Question 5: How many customers paid the Monthly Fee in May 2019? Predict the Membership End Date for these customers.

We'll filter the data for May 2019 to find customers who paid the Monthly Fee. As we can't make any assumptions about membership end dates based on June 2019 transactions, and we can't employ a machine learning model without relevant training data including Membership End Date, we can take an approach based on historical data.
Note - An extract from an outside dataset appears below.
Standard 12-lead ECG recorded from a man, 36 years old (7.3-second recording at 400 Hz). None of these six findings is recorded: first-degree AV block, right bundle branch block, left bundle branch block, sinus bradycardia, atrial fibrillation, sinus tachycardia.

We'll calculate the average membership duration for each customer up to May 2019, and use this average to project an expected membership end date for the customers identified in the previous step.

In [10]:
df['Transaction Date'] = pd.to_datetime(df['Transaction Date'])
df['Membership Start Date'] = pd.to_datetime(df['Membership Start Date'])
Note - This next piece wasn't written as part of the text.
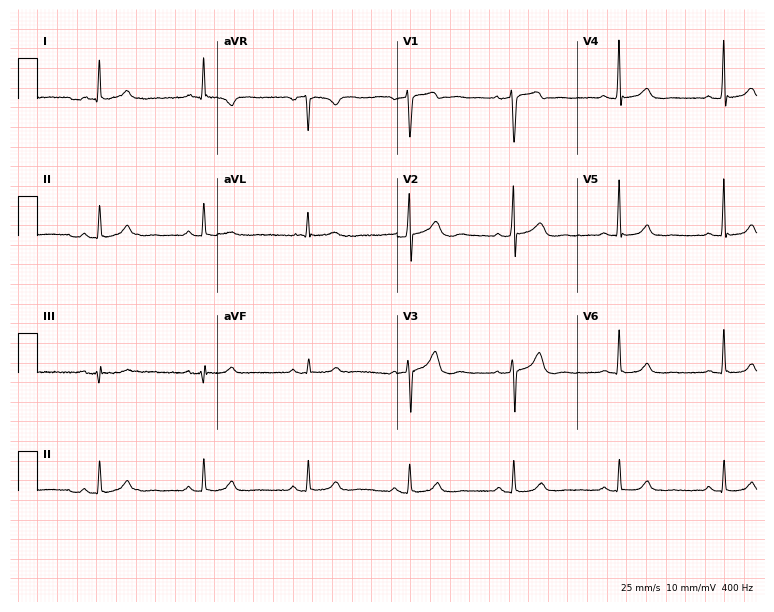
Electrocardiogram, a man, 56 years old. Overall reading on record: normal ECG.

# Filter for transactions in May 2019 with Monthly Fee
may_2019_payments = df[(df['Transaction Date'].dt.month == 5) & 
                       (df['Transaction Date'].dt.year == 2019) & 
                       (df['Payment Type'] == 'Monthly Fee')]

customers_count = may_2019_payments['Customer ID'].nunique()
print(f"There are {customers_count} customers who paid the Monthly Fee in May 2019.")

# Calculate the average membership duration up to May 2019 for each customer
df_before_june_2019 = df[df['Transaction Date'] <= '2019-05-31']
df_before_june_2019['Duration'] = (df_before_june_2019['Transaction Date'] - df_before_june_2019['Membership Start Date']).dt.days
avg_durations = df_before_june_2019.groupby('Customer ID')['Duration'].mean()

# Predict the end date using the average duration
may_2019_payments = may_2019_payments.set_index('Customer ID')
may_2019_payments['Average Duration'] = avg_durations
may_2019_payments['Predicted End Date'] = may_2019_payments['Transaction Date'] + pd.to_timedelta(may_2019_payments['Average Duration'], unit='d')

print(may_2019_payments[['Predicted End Date']])

There are 4533 customers who paid the Monthly Fee in May 2019.
                       Predicted End Date
Customer ID                              
386379      2019-06-22 19:12:00.000000000
385532      2019-06-18 19:12:00.000000000
382351      2019-06-05 19:12:00.000000000
363517      2019-06-11 00:00:00.000000000
362304      2019-07-05 17:08:34.285689600
...                                   ...
397958      2019-05-18 00:00:00.000000000
397965      2019-05-11 07:59:59.999971200
397969      2019-05-11 07:59:59.999971200
397983      2019-05-11 07:59:59.999971200
398359      2019-05-12 00:00:00.000000000

[4585 rows x 1 columns]


This approach assumes that a customer's past behavior is indicative of their future behavior. This might not always be the case. We're relying on the mean duration, which can be sensitive to outliers. Median or mode could be alternative metrics to consider. We're considering all past transactions, but it might be useful to give more weight to recent transactions.